1. **Target change:** All counterfactuals flip stroke prediction from 1 → 0.  
2. **Feature changes and plausibility:**  
   - The most notable change is **BMI = 96.1** in one counterfactual, which is **clinically implausible**.  
3. **Insight:**  
   - The model appears **overly sensitive to extreme BMI increases**, which can artificially reduce predicted stroke risk.  
   
### Actionable insight

- Counterfactual analysis reveals that **extreme BMI changes dominate the model’s predictions**, but these are **not realistic**.  
- For meaningful interpretation, **filtering out implausible counterfactuals** is necessary.  



In [None]:
data[(data['bmi']>=50) & (data['stroke']==1)]

In [None]:
data[(data['bmi']>=50) & (data['stroke']==0)]

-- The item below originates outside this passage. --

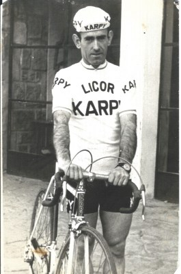 Alfredo Irusta en el equipo KARPY.

#### Upon examining the dataset and generated counterfactuals, we observed several instances with **extremely high BMI values (≥ 50)** that produce unrealistic or implausible predictions. Due to the dataset's high class imbalance, although higher BMI should generally increase stroke risk, the majority of these high-BMI instances have **stroke = 0**, which skews the model’s behavior. These instances can be considered **outliers**, and since they represent a small portion of the data, it is reasonable to remove them to improve the plausibility and reliability of subsequent analyses.